Answer #1    Answered By: Julian Long     Answered On: Aug 24

You are experiencing an overflow error. The number in the
multiplication is larger than the maximum a normal int  can hold. It
goes negative due to 2's complement notation. By splitting the
multiplications, you keep the products in an int's range until it can
be stored in a long, at which point the maximum is bumped up.

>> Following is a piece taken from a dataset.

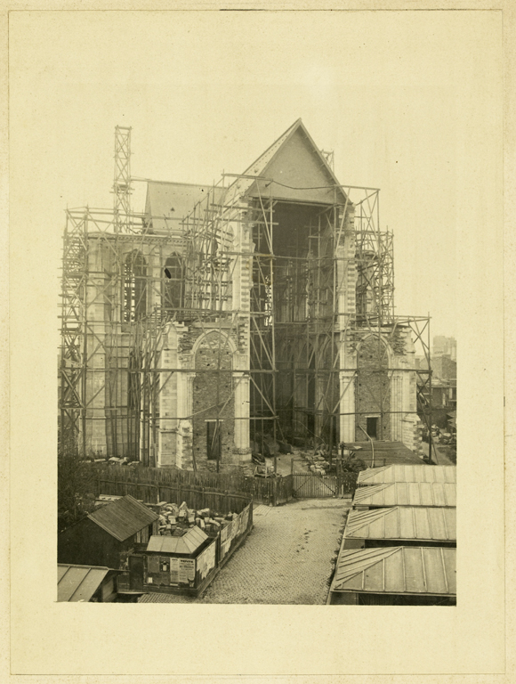 Vue sur la nouvelle église Saint-Aubin pendant les travaux de reconstruction.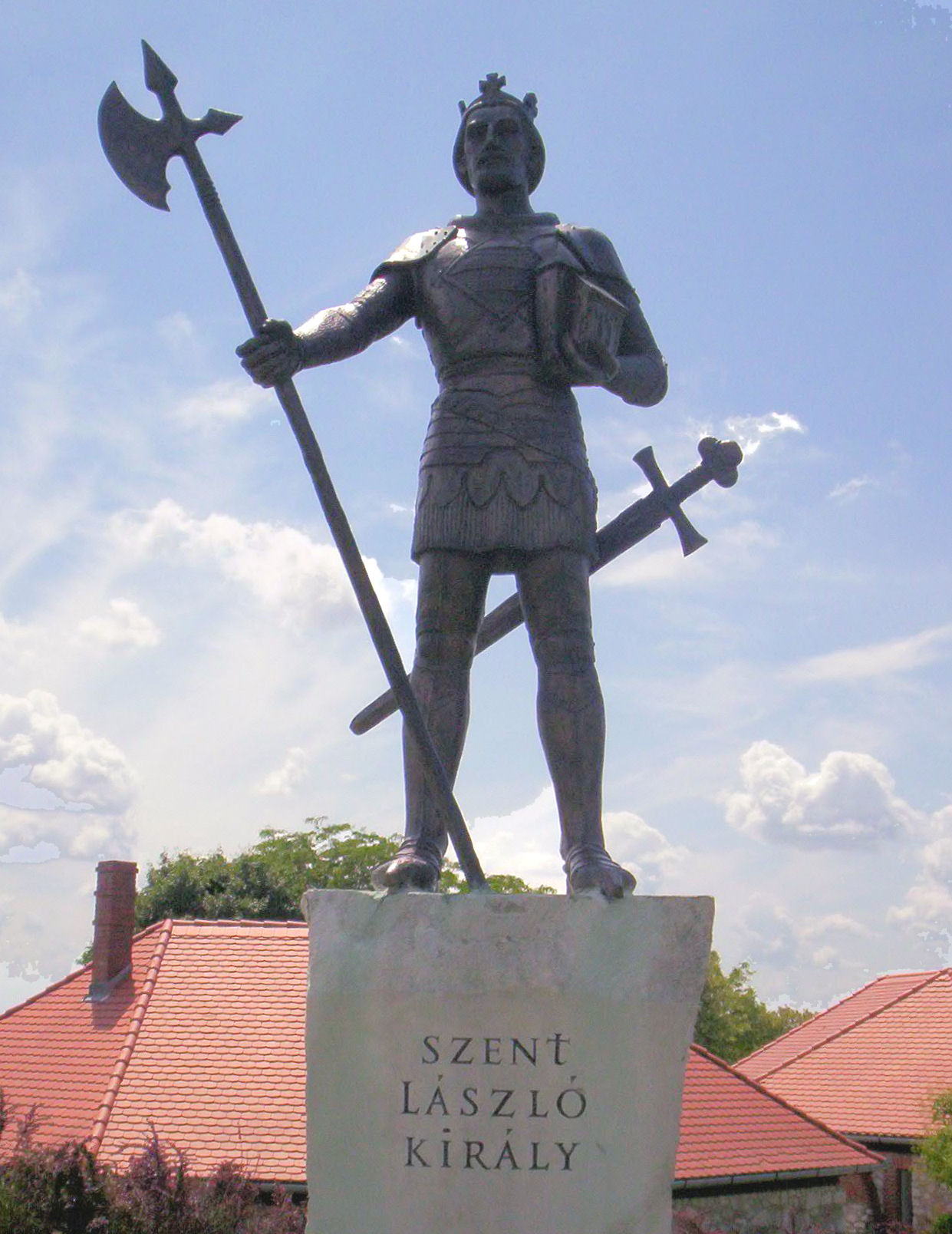 Szent László szobra Somogyváron – photo taken by uploader User:Csanády

Answer #2    Answered By: Omar Walker     Answered On: Aug 24

This does not happen because you assigned the values  to variables  and
used them, but rather than what operations you are doing on what data
types. In your first program, distance  is declared as long  whereas the
numbers 1000, 186000, 24, 60 and 60 are of type  int. Now int  in Java is
always a signed 32-bit integer value. I assume you know how signed and
unsigned int works. Basically numbers that start with a 0 are positive
and with a 1 are negative. I am not going to go into binary arithmetic
here, but when this line is executed: distance=1000*186000*24*60*60; the
calculation returns a binary value with leading 1's. ( 111010011101
10101110011110111100000000000000 to be exact, I have included the split
to show the overflow of the 32 bits allowed. When you do a 2's
complement to the existing 32-bits, which is complementing each bit and
adding a 1 to the result, you get 1010001100001000100000000000000, which
is, voila, you guessed it : 1367621632 with a negative sign in front of
it.) The program, while using it in binary form, simply represents it in
negative form because of the leading 1's. However, in your second
program, you are breaking up your calculations into manageable chunks.
So the line seconds=days*24*60*60; returns
00000101001001100101110000000000, which is positive and accepted. And
since distance and seconds  are of type long, an automatic conversion
occurs and the resultant answer, which is
00000000000000000000111010011101 10101110011110111100000000000000, is
positive and you get your correct  answer.
Also, this situation is not just for Java but for any programming
language and is a serious warning of what will happen if you don't mind
your data types. I seriously hope this made this situation a lot more
clearer. :-P Just kidding. Have fun.